*Exercise description:* Exclude the images and repeat all remaining entries exactly.

Recorded data:
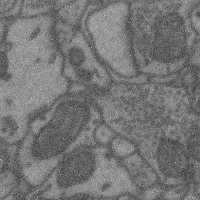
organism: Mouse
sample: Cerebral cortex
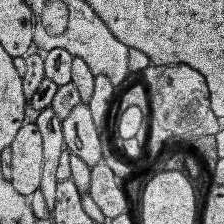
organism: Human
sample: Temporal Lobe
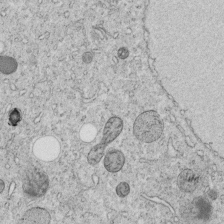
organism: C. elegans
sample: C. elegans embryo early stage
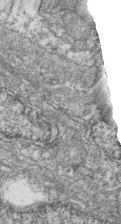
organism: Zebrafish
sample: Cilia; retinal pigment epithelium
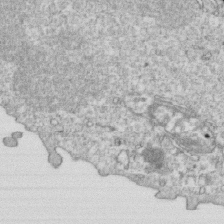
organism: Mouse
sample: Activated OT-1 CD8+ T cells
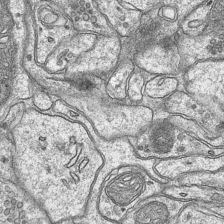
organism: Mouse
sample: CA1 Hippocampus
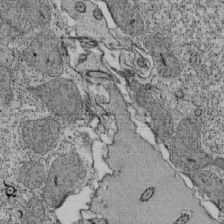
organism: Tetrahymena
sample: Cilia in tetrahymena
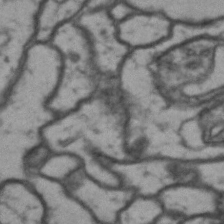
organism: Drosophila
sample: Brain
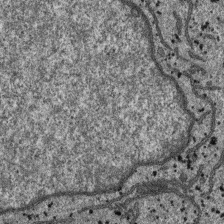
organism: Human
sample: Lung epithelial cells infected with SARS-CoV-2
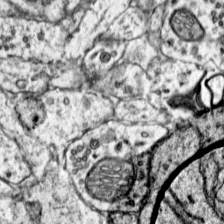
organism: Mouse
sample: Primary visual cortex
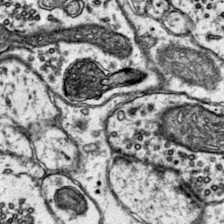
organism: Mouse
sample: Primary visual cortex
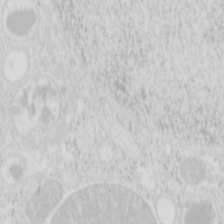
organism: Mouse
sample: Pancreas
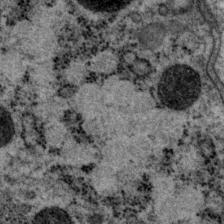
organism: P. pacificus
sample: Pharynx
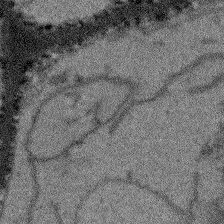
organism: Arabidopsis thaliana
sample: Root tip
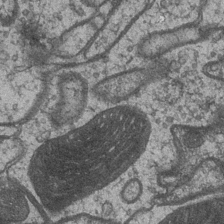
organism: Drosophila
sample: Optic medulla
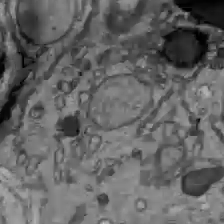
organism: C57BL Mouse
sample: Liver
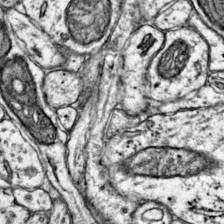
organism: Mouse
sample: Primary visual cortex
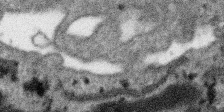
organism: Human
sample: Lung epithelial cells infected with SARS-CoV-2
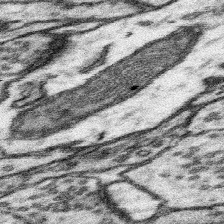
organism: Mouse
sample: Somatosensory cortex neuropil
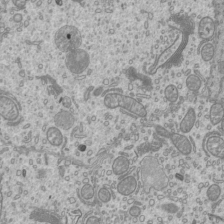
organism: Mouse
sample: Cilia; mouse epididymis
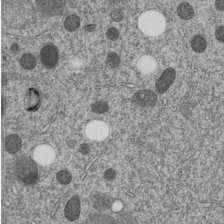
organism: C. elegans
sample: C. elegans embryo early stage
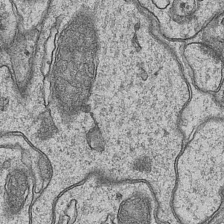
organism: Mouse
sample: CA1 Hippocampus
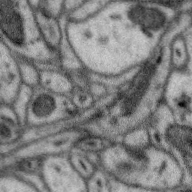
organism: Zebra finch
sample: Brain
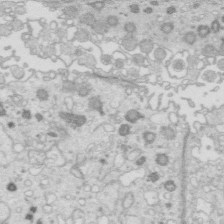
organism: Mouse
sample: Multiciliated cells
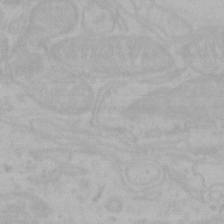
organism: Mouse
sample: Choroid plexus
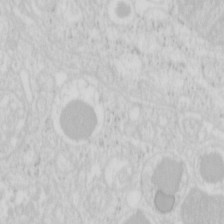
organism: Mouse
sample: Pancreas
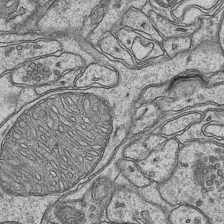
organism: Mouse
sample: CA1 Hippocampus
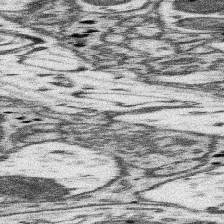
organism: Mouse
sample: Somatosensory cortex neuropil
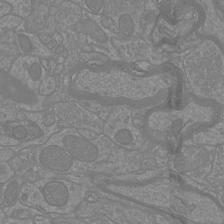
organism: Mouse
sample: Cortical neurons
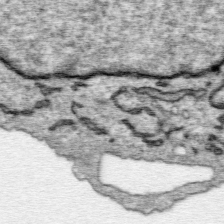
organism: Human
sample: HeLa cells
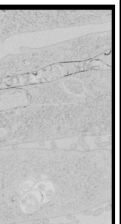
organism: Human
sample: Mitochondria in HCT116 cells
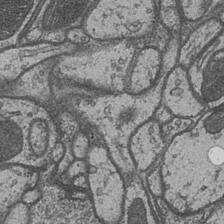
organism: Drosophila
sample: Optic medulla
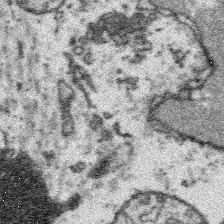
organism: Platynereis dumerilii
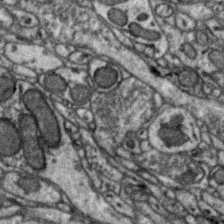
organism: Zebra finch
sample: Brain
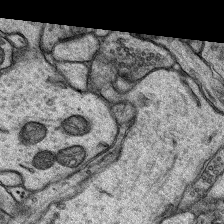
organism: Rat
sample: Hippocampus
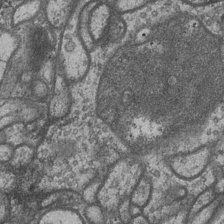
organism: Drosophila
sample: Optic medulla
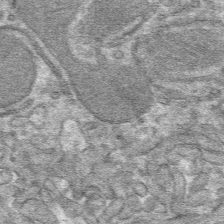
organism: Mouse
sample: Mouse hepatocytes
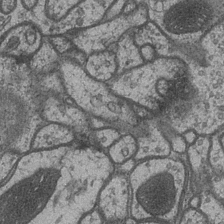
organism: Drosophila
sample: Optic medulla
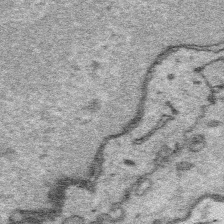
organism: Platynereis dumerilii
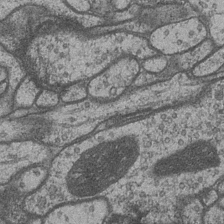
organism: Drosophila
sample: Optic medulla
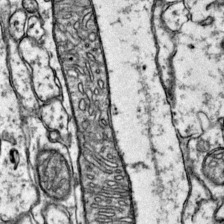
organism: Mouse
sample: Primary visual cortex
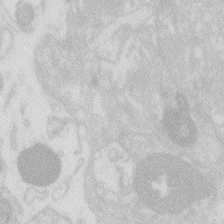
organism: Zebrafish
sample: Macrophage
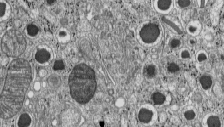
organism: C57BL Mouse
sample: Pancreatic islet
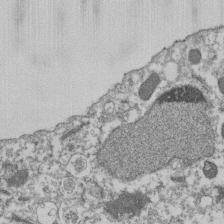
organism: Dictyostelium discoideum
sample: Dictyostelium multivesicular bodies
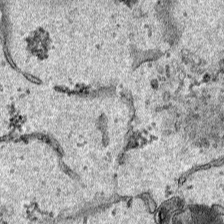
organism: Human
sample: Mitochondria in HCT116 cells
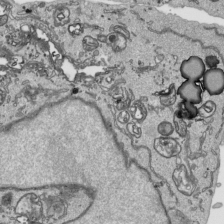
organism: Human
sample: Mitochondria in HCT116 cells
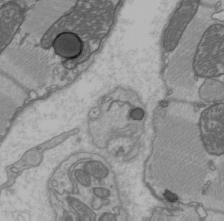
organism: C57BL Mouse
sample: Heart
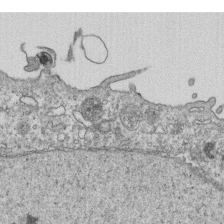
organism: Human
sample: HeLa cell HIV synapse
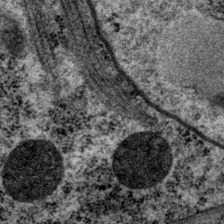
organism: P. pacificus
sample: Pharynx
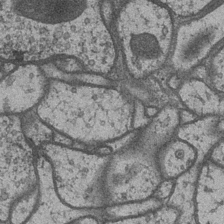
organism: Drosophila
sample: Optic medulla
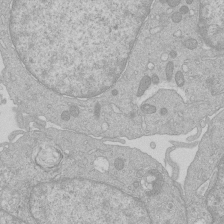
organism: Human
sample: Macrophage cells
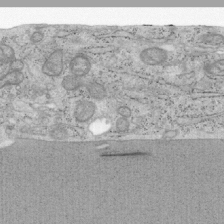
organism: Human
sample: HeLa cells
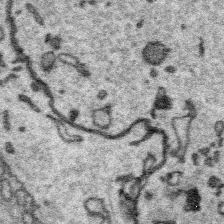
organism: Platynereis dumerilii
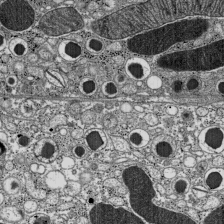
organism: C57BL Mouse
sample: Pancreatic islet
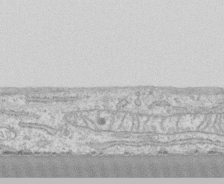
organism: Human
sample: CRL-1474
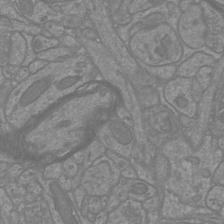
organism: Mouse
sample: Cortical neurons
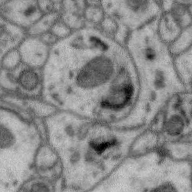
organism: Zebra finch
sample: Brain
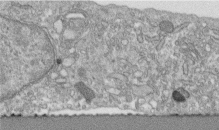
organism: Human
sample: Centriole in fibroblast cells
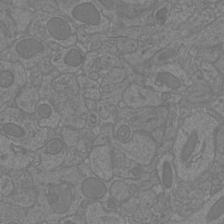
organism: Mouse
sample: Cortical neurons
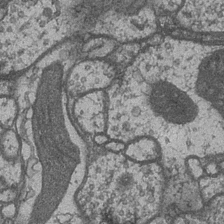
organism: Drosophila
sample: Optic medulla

*Final answer:*
organism: Mouse
sample: Cerebral cortex
organism: Human
sample: Temporal Lobe
organism: C. elegans
sample: C. elegans embryo early stage
organism: Zebrafish
sample: Cilia; retinal pigment epithelium
organism: Mouse
sample: Activated OT-1 CD8+ T cells
organism: Mouse
sample: CA1 Hippocampus
organism: Tetrahymena
sample: Cilia in tetrahymena
organism: Drosophila
sample: Brain
organism: Human
sample: Lung epithelial cells infected with SARS-CoV-2
organism: Mouse
sample: Primary visual cortex
organism: Mouse
sample: Primary visual cortex
organism: Mouse
sample: Pancreas
organism: P. pacificus
sample: Pharynx
organism: Arabidopsis thaliana
sample: Root tip
organism: Drosophila
sample: Optic medulla
organism: C57BL Mouse
sample: Liver
organism: Mouse
sample: Primary visual cortex
organism: Human
sample: Lung epithelial cells infected with SARS-CoV-2
organism: Mouse
sample: Somatosensory cortex neuropil
organism: Mouse
sample: Cilia; mouse epididymis
organism: C. elegans
sample: C. elegans embryo early stage
organism: Mouse
sample: CA1 Hippocampus
organism: Zebra finch
sample: Brain
organism: Mouse
sample: Multiciliated cells
organism: Mouse
sample: Choroid plexus
organism: Mouse
sample: Pancreas
organism: Mouse
sample: CA1 Hippocampus
organism: Mouse
sample: Somatosensory cortex neuropil
organism: Mouse
sample: Cortical neurons
organism: Human
sample: HeLa cells
organism: Human
sample: Mitochondria in HCT116 cells
organism: Drosophila
sample: Optic medulla
organism: Platynereis dumerilii
organism: Zebra finch
sample: Brain
organism: Rat
sample: Hippocampus
organism: Drosophila
sample: Optic medulla
organism: Mouse
sample: Mouse hepatocytes
organism: Drosophila
sample: Optic medulla
organism: Platynereis dumerilii
organism: Drosophila
sample: Optic medulla
organism: Mouse
sample: Primary visual cortex
organism: Zebrafish
sample: Macrophage
organism: C57BL Mouse
sample: Pancreatic islet
organism: Dictyostelium discoideum
sample: Dictyostelium multivesicular bodies
organism: Human
sample: Mitochondria in HCT116 cells
organism: Human
sample: Mitochondria in HCT116 cells
organism: C57BL Mouse
sample: Heart
organism: Human
sample: HeLa cell HIV synapse
organism: P. pacificus
sample: Pharynx
organism: Drosophila
sample: Optic medulla
organism: Human
sample: Macrophage cells
organism: Human
sample: HeLa cells
organism: Platynereis dumerilii
organism: C57BL Mouse
sample: Pancreatic islet
organism: Human
sample: CRL-1474
organism: Mouse
sample: Cortical neurons
organism: Zebra finch
sample: Brain
organism: Human
sample: Centriole in fibroblast cells
organism: Mouse
sample: Cortical neurons
organism: Drosophila
sample: Optic medulla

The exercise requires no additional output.